What amazed me throughout the process was the students’ resilience—and that of Smith, Thomas, and Stefanoni. First, they worried the story would provoke a retaliatory response from the district. Although the superintendent encouraged the students to report it (thanks to the Kansas Student Publications Act as much as his benevolence), he also said publicly that the concerns about Robertson’s credentials were much ado about nothing.

“That was disappointing,” Thomas tells me. “The superintendent gave the impression that the new principal had answered everyone’s questions fully and satisfactorily. And so by extension, that meant the students were wasting their time. But they put their heads down and kept working.”

(The superintendent did not respond to an interview request from CJR.)

The Booster Redux also worried about the relative quiet after publication. From Friday to Monday, the only notable response had come from the superintendent, who told the local newspaper, the Morning Sun, that the concerns about Robertson’s credentials were, as the paper put it, “groundless.”

“A long few days,” Thomas says. “Eerily silent. We thought for a little while that we had published a major story and that nobody cared, no change would occur. That had been a concern of ours before publication, too.”

Thomas shared the story with reporters at the Topeka Capital-Journal and the Associated Press, among others, with the hope that they would follow up. The Capital-Journal broke the silence Monday, having initiated its own investigation the morning the students’ story went up. The next day, the Kansas City Star weighed in.

“That’s when we felt a bit better,” Thomas tells me.

For their part, the students have been on an out-and-back roller coaster. “I was so nervous about the whole story,” Maddie Baden, a 17-year-old Booster Redux writer who worked on the story, tells me. “I knew we had good sources, but I’m not the go-getter type. This was really difficult from that standpoint. But we understood it was an important story, and we were capable of telling it—and that’s what we did.”

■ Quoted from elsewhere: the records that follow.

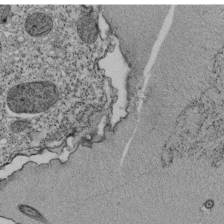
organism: Tetrahymena
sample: Cilia in tetrahymena
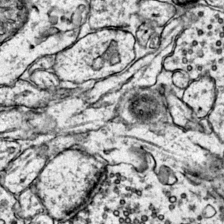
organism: Mouse
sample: Primary visual cortex
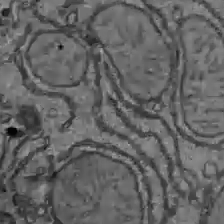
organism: C57BL Mouse
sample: Liver
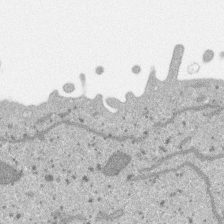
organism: Human
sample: Lung epithelial cells infected with SARS-CoV-2
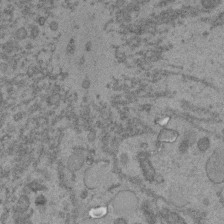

I asked her how it feels now, listing some of the professional journalists who have noted their work.

“It’s shocking,” she says. “I never thought this story would be as big as it’s gotten. We’ve all been excited to have so many people read the story and take it seriously. We’ve been overwhelmed. This whole experience was a great opportunity and brought us closer as a staff.”

But she hastened to add that it was also hard work.

“[Smith, Thomas, and Stefanoni] required us to have good sources—multiple sources—to back up all of our claims,” Baden says. “And then we had to figure out how to take all of the information we had and not just present it as a list—but as a narrative that made sense and was interesting. I didn’t know at first how hard that would be.”

Part of a curricular newspaper class at PHS, The Booster Redux is published 10 times a year and has 25 staff members, and six of them—all juniors but one, between 16 and 18 years old—produced the story about Robertson. They did the reporting over roughly two weeks and wrote it in a couple of days, using a shared Google Doc. Each writer added his or her own piece and helped edit the others, while Thomas and Stefanoni offered guidance and delegated.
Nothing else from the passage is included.